Sophie Calle introduction by Clement Cheroux 2022

This volume is part of a series published by Thames and Hudson entitled Photofile whose intent is to “bring together the world’s greatest photographers and provide an accessible introduction to their oeuvre. Opening with a brief introduction on the subject and presenting key images from the artist’s body of work, each book captures his or her style and breadth.”  The series was awarded the International Center of Photography’s first annual prize for distinguished photographic books.

I was drawn to this small volume while browsing a bookstore in Oak Park, Illinois two years ago when I was back home for my 60th high school reunion.  Calle had long been an artist of interest to me because of her offbeat conceptual projects.  In the project that initially captured my fascination she had her mother hire a detective to follow her one day in Paris and submit a report on her movements.  Another project captured in this book was one where she contacted the people in an address book she found on the street to learn about the person who owned the book, which she returned to him.

This volume captures much of Calle’s work in 117 photographs. The introduction is written by Clement Cheroux, a French photography historian and the Curator of Photography at MOMA.  His thesis is that Calle’s “entire body of work is infused with this culture of paradox” citing the diads of reality/imagination, automatism/control, presence/absence, hiding/revealing, and playfulness/death.

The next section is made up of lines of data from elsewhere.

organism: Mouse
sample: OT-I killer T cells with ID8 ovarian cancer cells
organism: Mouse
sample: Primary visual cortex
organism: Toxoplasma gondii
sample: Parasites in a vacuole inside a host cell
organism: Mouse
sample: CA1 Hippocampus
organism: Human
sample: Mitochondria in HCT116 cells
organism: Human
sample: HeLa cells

What he refers to as these “fertile oppositions” are captured in photographs of Calle’s projects from 1979 to 2022.

One of these projects, and the one which I believe introduced me to this fascinating artist, was her series of photographs of the empty frames in the Isabella Stuart Gardner Museum here in Boston after thieves had stolen priceless paintings by Vermeer, Rembrandt, and others. Accompanying these photographs were excerpts from interviews she conducted with curators, guards, and other staff members.  In another project in the book entitled Suite Venitienne (1979), Calle followed a man she met at a party in Paris to Venice where she disguised herself and followed him around the city, photographing him. Calle’s surveillance of the man, who she identifies only as Henri B., includes black and white photographs accompanied by text.

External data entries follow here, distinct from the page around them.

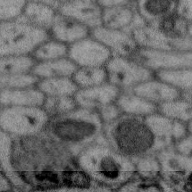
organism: Zebra finch
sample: Brain
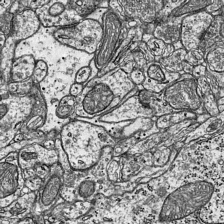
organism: Mouse
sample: Visual Cortex
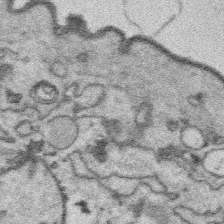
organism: Platynereis dumerilii
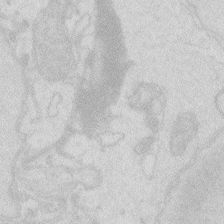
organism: Zebrafish
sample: Macrophage
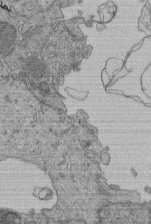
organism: Human
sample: Retinal organoid Rod and Cone cells
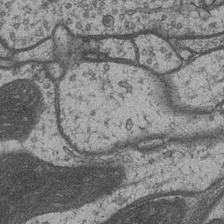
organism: Drosophila
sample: Optic medulla

Calle’s first artistic work was The Sleepers (Les Dormeurs), a project in which she invited passers-by to occupy her bed.  Some were friends, or friends of friends, and some were strangers to her. She served them food and photographed them every hour.

In order to execute her project The Hotel (1981), she was hired as a chambermaid at a hotel in Venice where she was able to explore the writings and objects of the hotel guests.  Insight into her process and its resulting aesthetic can be gained through her account of this project: “I spent one year to find the hotel, I spent three months going through the text and writing it, I spent three months going through the photographs, and I spent one day deciding it would be this size and this frame…it’s the last thought in the process.”

As you can tell, Calle’s conceptual art is not for everyone, but I love it!  It’s weird, offbeat, and wonderful in the execution of her strange ideas.  Lawrence Weiner one of the leading conceptual artists of our time wrote in his Declaration of Intent in 1986 as follows:

1. The artist may construct the piece.

2. The piece may be fabricated.

3. The piece need not be built.

Each being equal and consistent with the intent of the artist the decision as to condition rests with the receiver upon the occasion of receivership.

Calle, whose work has been shown at MOMA, the Pompidou in Paris, the Walker in Minneapolis and other leading museums personifies the first two tenets in this declaration, and this book captures in photographs the instances where she has been successful in ‘building’ the piece.  She’s not to everyone’s taste, but give it a try.